RTCNTC said:Section 2.6
Question 68Solve the quadratic inequality.
x - [10/(x - 1)] ≥ 4
I begin by subtracting 4 from both sides and then simplify the left hand side, right?
A quadratic inequality is an inequality that involves a quadratic equation, which is an equation with a variable raised to the second power. It typically takes the form of ax^2 + bx + c < 0 or ax^2 + bx + c > 0, where a, b, and c are constants and x is the variable.

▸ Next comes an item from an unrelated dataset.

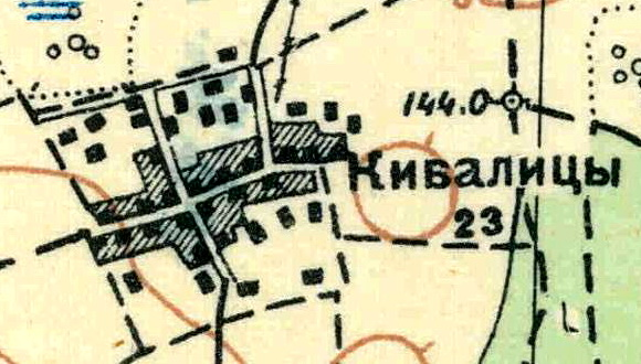 Топографическая карта Ленинградской области, квадрат О-35-24-А-а (Клясина), деревня Кивалицы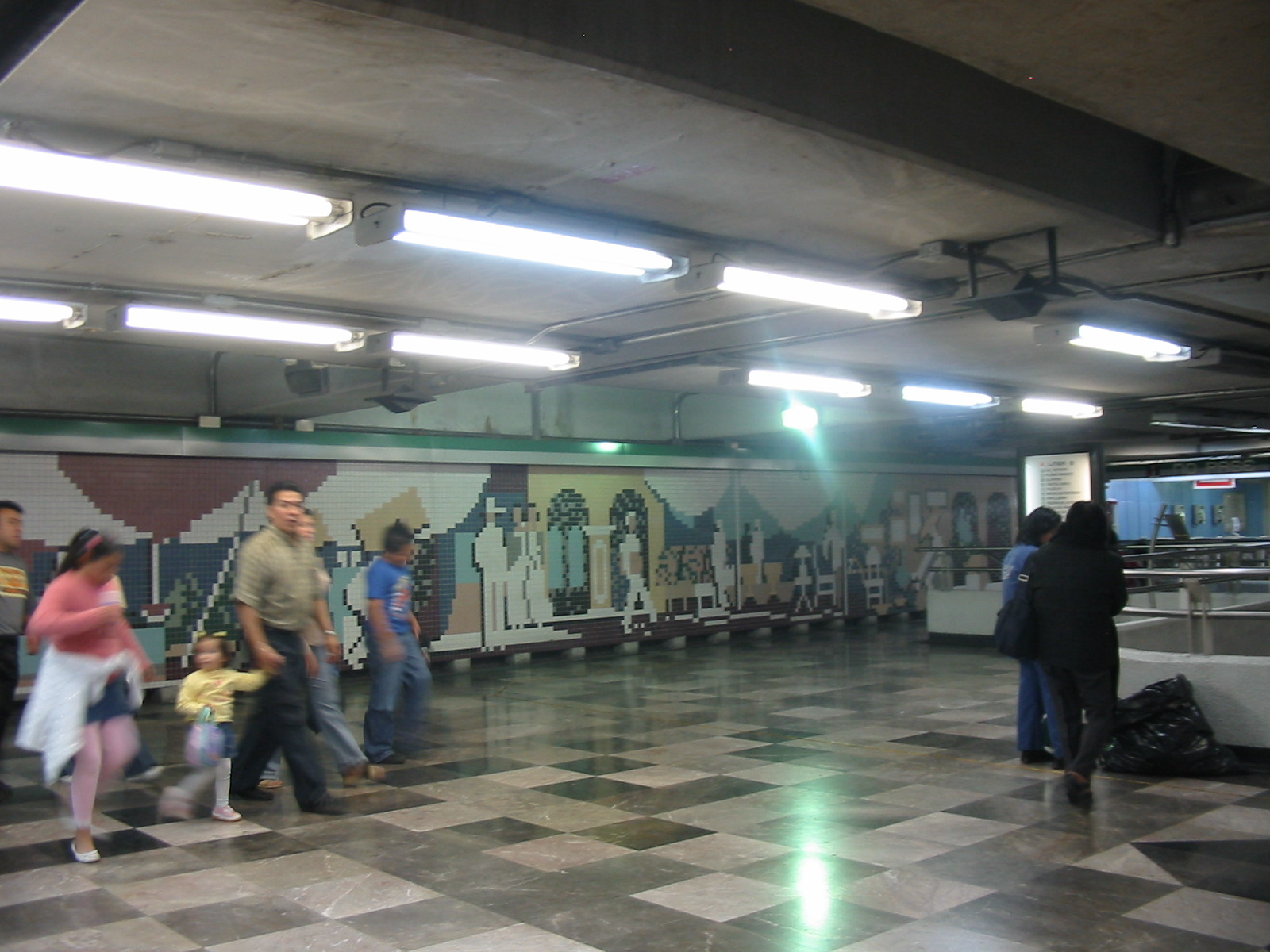 Tile Mural at Metro Lagunilla in Mexico City

To graph a quadratic inequality, you first need to solve the equation for y. Then, plot the points on a coordinate plane and shade the region that satisfies the inequality. If the inequality has an equal sign (≤ or ≥), the boundary line should be drawn as a solid line. If the inequality has an unequal sign (< or >), the boundary line should be drawn as a dashed line.
The solution set of a quadratic inequality is the set of all possible values of the variable that make the inequality true. This can be represented on a number line or as an interval of values. The solution set can also be written in set-builder notation, where the variable is restricted to a certain range of values.
The process of solving a quadratic equation involves finding the values of the variable that make the equation true. This results in a finite set of solutions. On the other hand, solving a quadratic inequality involves finding the values of the variable that make the inequality true. This results in an infinite set of solutions, which can be represented as a range of values.
Quadratic inequalities can be used to solve real-life problems involving maximum and minimum values, such as finding the maximum profit for a business or the maximum height of an object thrown into the air. They can also be used to model relationships between variables, such as the relationship between the cost and quantity of a product. Additionally, quadratic inequalities can be used in engineering and physics to optimize designs and predict outcomes.